■ TASK REQUIREMENTS ■
Excluding all pictures, please output the listing exactly.

■ DATA SHOWN ■
*** Begin section ***

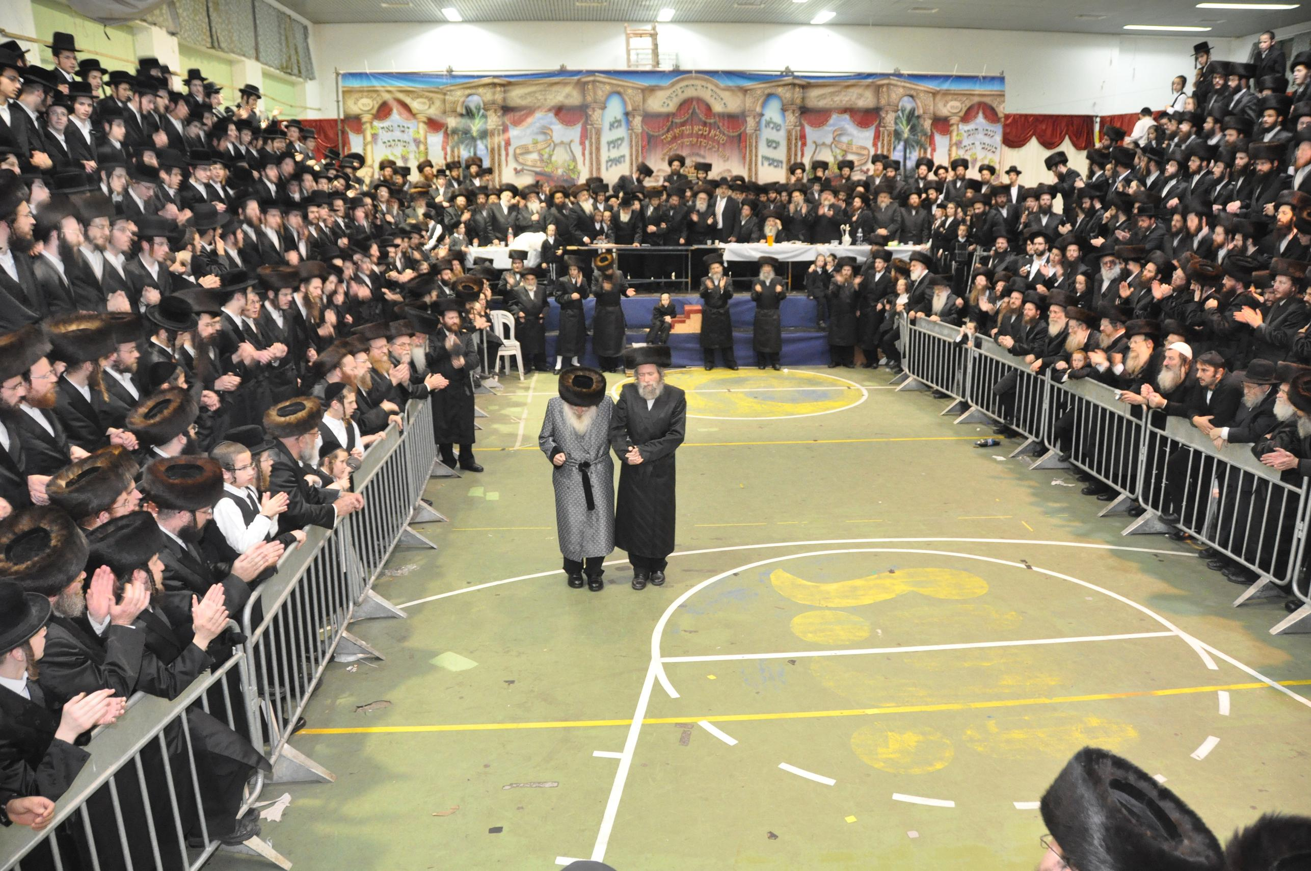 חסידות ערלוי
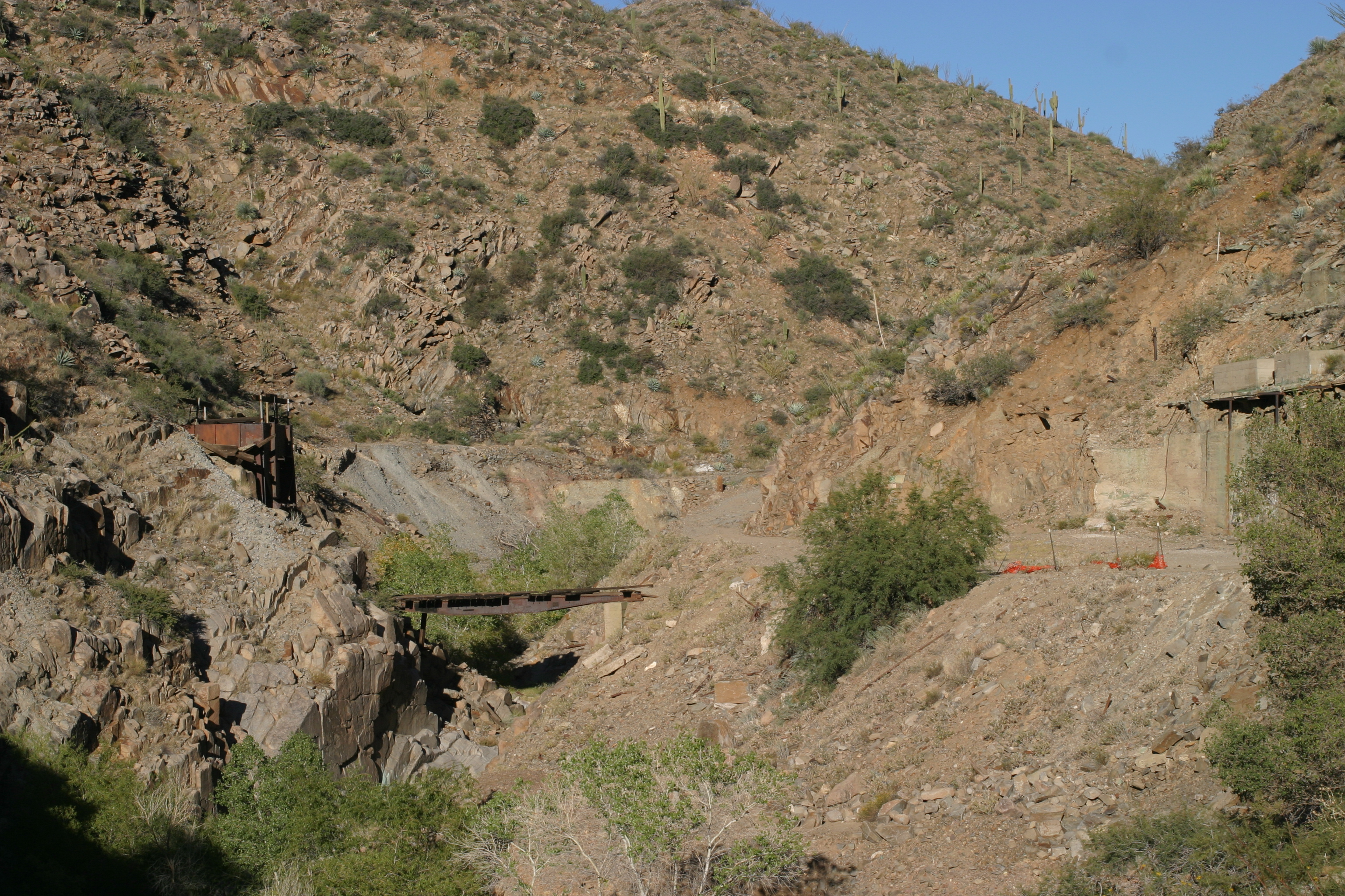 Copper Creek, AZ
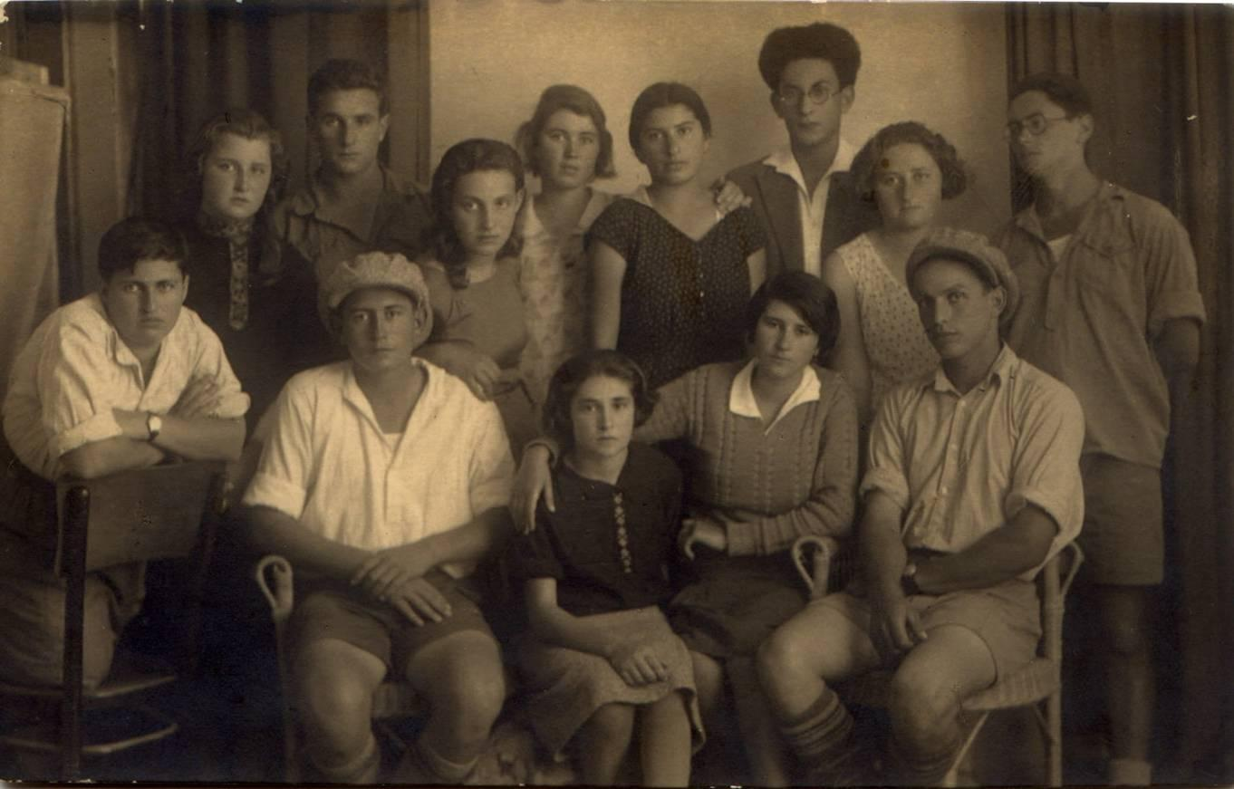 חניכי תנועת החוגים שממנה צמחה תנועת המחנות העולים. כולם תלמידי גמנסיה הרצליה מחזור תרפ"ט
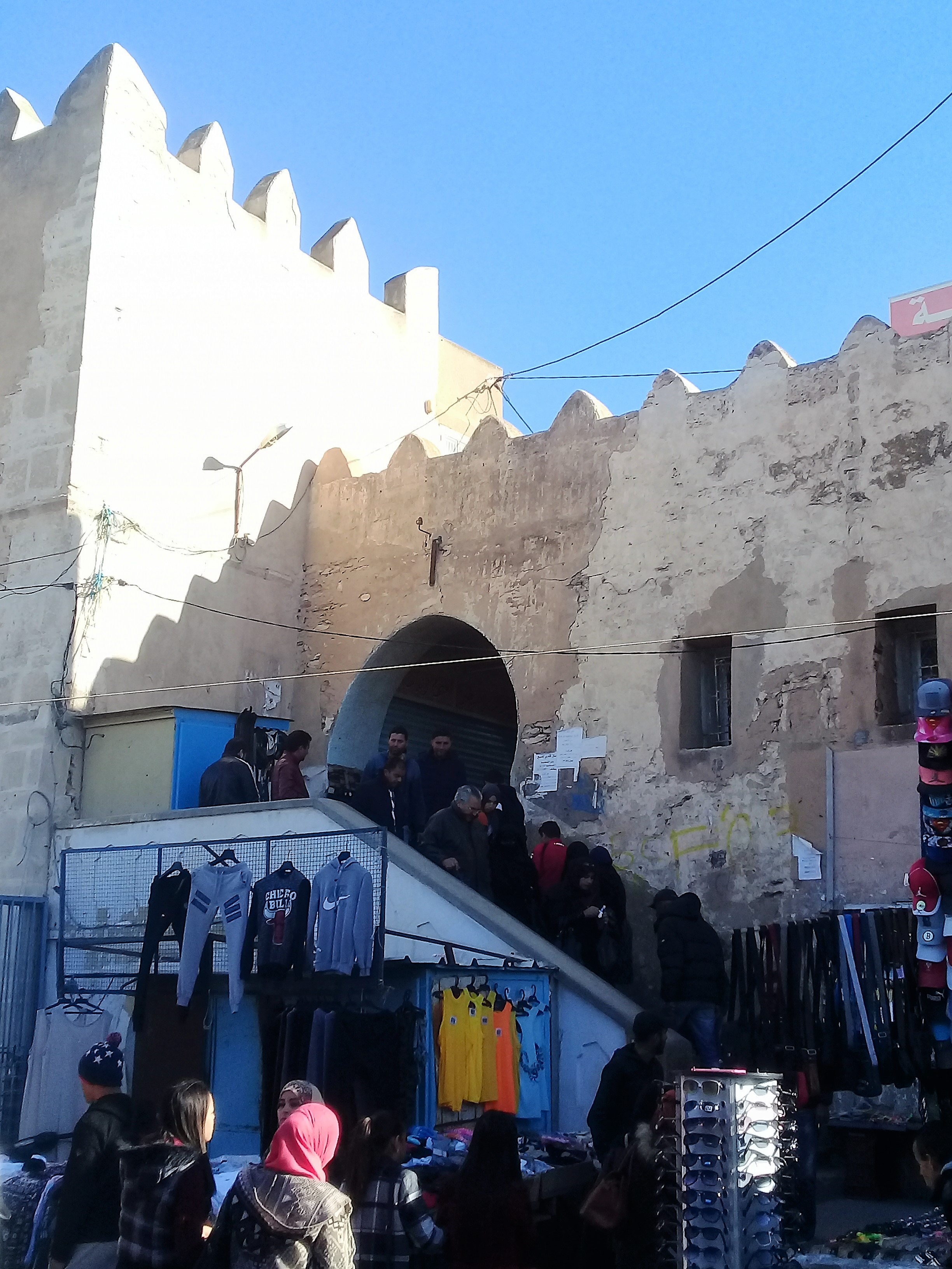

*** End section ***

■ SOLUTION TO THIS EXERCISE ■
 חסידות ערלוי
 Copper Creek, AZ
 חניכי תנועת החוגים שממנה צמחה תנועת המחנות העולים. כולם תלמידי גמנסיה הרצליה מחזור תרפ"ט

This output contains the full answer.